- Location of Tower Hill in Shelby County, Illinois.
- Coordinates: 39°23′12″N 88°57′33″W﻿ / ﻿39.38667°N 88.95917°W
- Country: United States
- State: Illinois
- County: Shelby

Area
- • Total: 1.00 sq mi (2.60 km^{2})
- • Land: 1.00 sq mi (2.60 km^{2})
- • Water: 0 sq mi (0.00 km^{2})
- Elevation: 653 ft (199 m)

Population (2020)
- • Total: 485
- • Density: 482.5/sq mi (186.31/km^{2})
- Time zone: UTC-6 (CST)
- • Summer (DST): UTC-5 (CDT)
- ZIP code: 62571
- Area code: 217
- FIPS code: 17-75848
- GNIS ID: 2399998

= Tower Hill, Illinois =

Tower Hill is a village in Shelby County, Illinois, United States. The population was 485 at the 2020 census, down from 611 in 2010.

==History==
Tower Hill was originally surveyed by Elias Smith in June, 1857 and a post office was soon opened. A mill was built in 1863 and was the main source of income for the settlement's economy. Tower Hill was incorporated as a village in 1872.
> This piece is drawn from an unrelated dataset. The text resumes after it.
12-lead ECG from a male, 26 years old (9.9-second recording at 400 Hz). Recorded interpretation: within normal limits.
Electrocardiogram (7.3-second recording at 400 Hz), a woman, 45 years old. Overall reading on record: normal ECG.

The large railroad depot in the neighboring city of Shelbyville spurred an increase in population by the turn of the 20th-century.

==Geography==

According to the 2010 census, Tower Hill has a total area of 1.01 sqmi, all land.

==Demographics==

As of the census of 2000, there were 609 people, 232 households, and 170 families residing in the village. The population density was 607.1 PD/sqmi. There were 256 housing units at an average density of 255.2 /sqmi. The racial makeup of the village was 98.52% White, 0.33% Native American, and 1.15% from two or more races. Hispanic or Latino of any race were 0.33% of the population.

There were 232 households, out of which 32.3% had children under the age of 18 living with them, 56.5% were married couples living together, 10.8% had a female householder with no husband present, and 26.3% were non-families. 22.8% of all households were made up of individuals, and 12.9% had someone living alone who was 65 years of age or older. The average household size was 2.63 and the average family size was 3.03.
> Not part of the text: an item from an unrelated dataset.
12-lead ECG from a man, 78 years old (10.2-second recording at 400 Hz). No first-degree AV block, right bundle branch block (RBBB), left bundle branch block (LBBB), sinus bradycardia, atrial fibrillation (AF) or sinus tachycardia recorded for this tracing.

In the village, the population was spread out, with 28.2% under the age of 18, 8.4% from 18 to 24, 29.6% from 25 to 44, 19.4% from 45 to 64, and 14.4% who were 65 years of age or older. The median age was 34 years. For every 100 females, there were 89.7 males. For every 100 females age 18 and over, there were 96.8 males.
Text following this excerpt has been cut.